Human Stem Cell Graft Stimulates Neuron Regeneration in Rats with Spinal Injury

By LabMedica International staff writers
Posted on 07 Jun 2013
Human neural stem cells injected into rats with acute spinal cord injury generated connections between the injected stem cells and surviving host neurons, which stimulated host neuron regeneration and partially replaced the neurons destroyed by the injury.

Investigators at the University of California, San Diego School of Medicine (USA) worked with a model system comprising three-month-old female Sprague-Dawley rats with induced spinal compression injury. Three days postinjury, the animals were randomized and some received intraspinal injections of either human fetal spinal cord-derived neural stem cells (HSSC) or media-only, or did not receive an injection. All animals were immunosuppressed from the day of cell grafting and survived for eight weeks.

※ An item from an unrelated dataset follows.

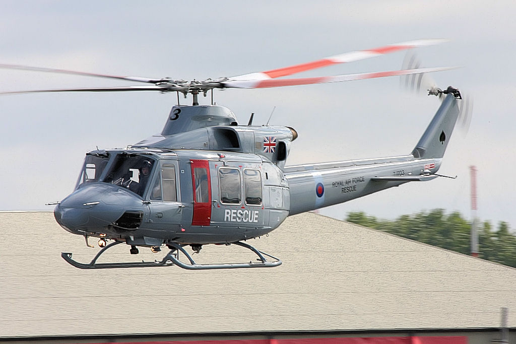 Griffin - RIAT 2008
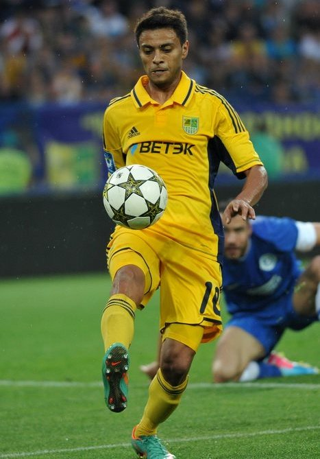 Клейтон Шав'єр - бразильський футболіст під час виступів за ФК Металіст

Image: A three-dimensional, reconstructed magnetic resonance image (upper) shows a cavity caused by a spinal injury nearly filled with grafted neural stem cells, colored green. The lower image depicts neuronal outgrowth from transplanted human neurons (green) and development of putative contacts (yellow dots) with host neurons (blue) (Photo courtesy of the University of California, San Diego School of Medicine).

Results published in the May 28, 2013, online edition of the journal Stem Cell Research & Therapy revealed that the intraspinal grafting of HSSC in the injured animals led to a progressive and significant improvement in lower extremity paw placement, amelioration of spasticity, and normalization in thermal and tactile pain/escape thresholds at eight weeks post-grafting. Magnetic resonance imaging volume reconstruction and immunofluorescence analysis of grafted cell survival showed near complete injury-cavity-filling by grafted cells and development of putative synapses between grafted and host neurons.